New York judge says Met museum can charge admission fees

NEW YORK (REUTERS) - A state judge on Wednesday approved the New York Metropolitan Museum of Art's right to charge admission, delivering a partial victory to the museum in its battle against some patrons who claim visitors were tricked into paying a suggested US$25 (S$31) fee.

Justice Shirley Werner Kornreich dismissed claims the museum had breached its rent-free lease with the city by charging admission, and that it violated a 19th century statute authorising appropriations for the museum's maintenance.

The museum in Central Park - loaded with antiquities and priceless art from around the world - is the largest in the United States (US) and a major tourist attraction for the city.

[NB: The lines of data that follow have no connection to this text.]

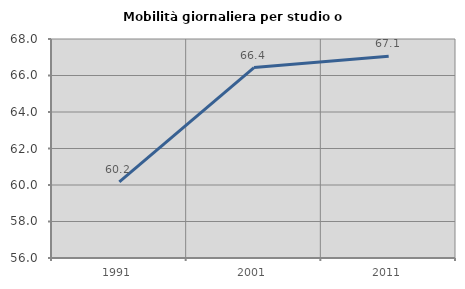
| Category | Mobilità giornaliera per studio o lavoro |
|---|---|
| 1991.0 | 60.166 |
| 2001.0 | 66.432 |
| 2011.0 | 67.05 |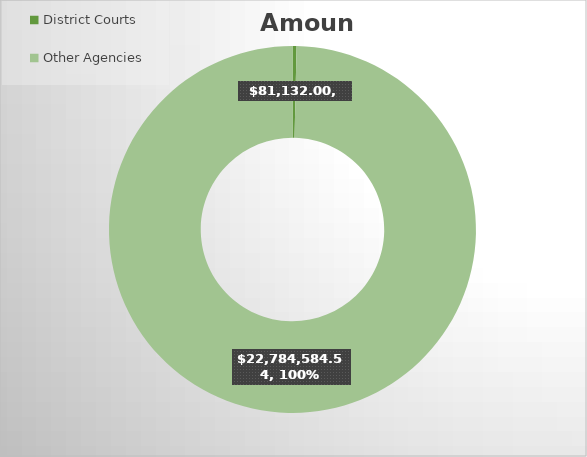
| Category | Amount |
|---|---|
| District Courts | 81132 |
| Other Agencies | 22784584.54 |

The patrons filed lawsuits late last year and in March in Manhattan state court, claiming visitors to the museum were unaware the "recommended" US$25 entrance fee is merely a suggestion, and that they can pay any amount.

Signs above the admissions desks at the museum list the entrance fees - US$25 for adults, US$17 for seniors and US$12 for students - followed by the word "recommended" in small type below the word "admissions" in larger, bold type. The lawsuits said visitors were funneled in lines to the admissions desks, where cashiers collect a fee.

They sought an injunction to stop the museum from charging fees. One of the lawsuits also sought unspecified damages.

In dismissing part of those lawsuits, the judge said not allowing the museum to charge admission "would put the museum's ability to provide the current level of access in jeopardy."

The decision did not address claims that the museum misrepresented its admission costs. That part of the lawsuit goes forward.

In her ruling, Ms Kornreich said all members of the public can afford to visit the museum under its current policy with a contribution of as little as a penny, which amounts to "de facto" free access.

The plaintiffs do not have a private right to sue under the 1893 statute and, as third-party beneficiaries, cannot sue for breach of the lease, Ms Kornreich said.

New York City "has always known that the museum has been charging an admission fee," and "has never objected to such practice," Ms Kornreich wrote.

Earlier this month, the city and museum amended their lease to formalise the practice of charging a "recommended" admission fee while still allowing visitors to pay what they choose.

In her ruling on Wednesday, Ms Kornreich said the amended lease, "if anything, bolsters" her ruling.

The ruling "once and for all validates its longtime pay-what-you-wish admissions policy," museum spokesman Harold Holzer said in a prepared statement on Wednesday.

Mr Arnold Weiss, a lawyer for plaintiffs in both cases, said the ruling "continues the case" and does not address "the fact that they have been deceiving the public wholesale."

Mr Weiss also criticised the recent lease amendment as being"passed in the dead of night with no notice to the public by a lame duck administration."